* [PROBLEM DESCRIPTION]:
The result should be the listing below, restated exactly, with its pictures left out.

* [EXERCISE DATA]:
*** Begin section ***

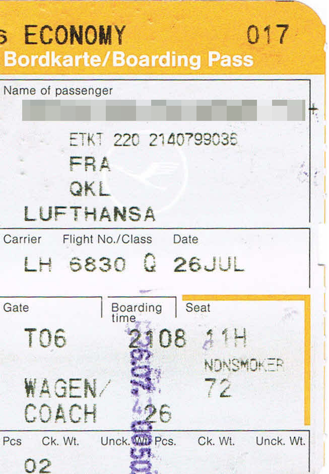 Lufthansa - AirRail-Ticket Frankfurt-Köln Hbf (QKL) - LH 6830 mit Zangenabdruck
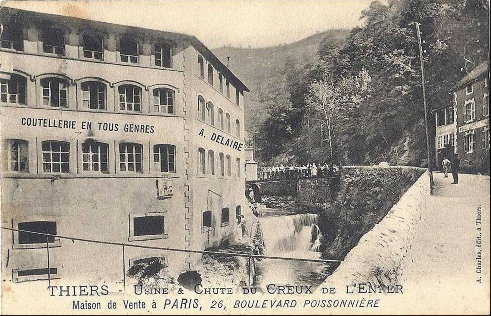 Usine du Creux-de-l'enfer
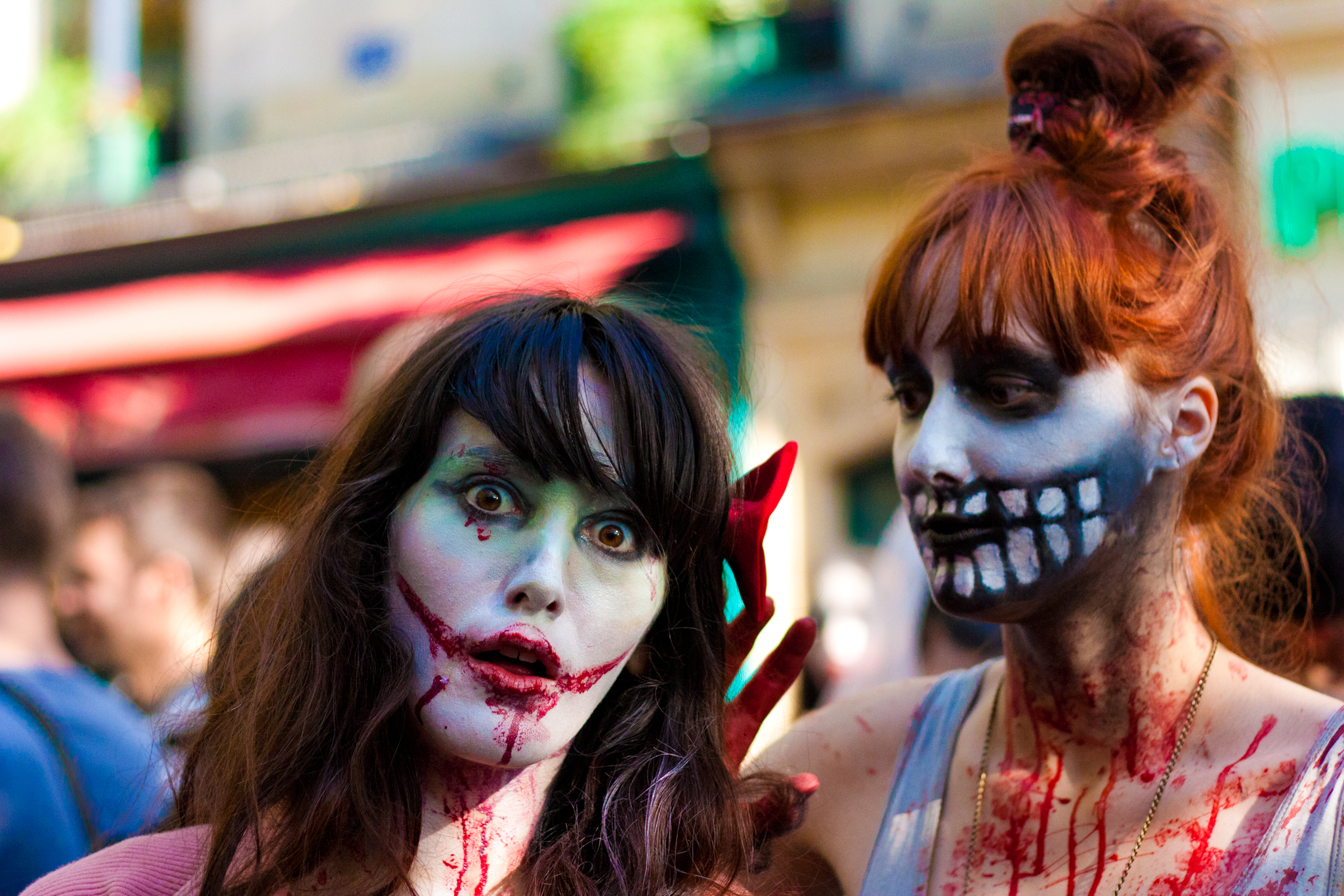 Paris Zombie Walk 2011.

*** End section ***

* [OUTPUT BELOW]:
 Lufthansa - AirRail-Ticket Frankfurt-Köln Hbf (QKL) - LH 6830 mit Zangenabdruck
 Usine du Creux-de-l'enfer
 Paris Zombie Walk 2011.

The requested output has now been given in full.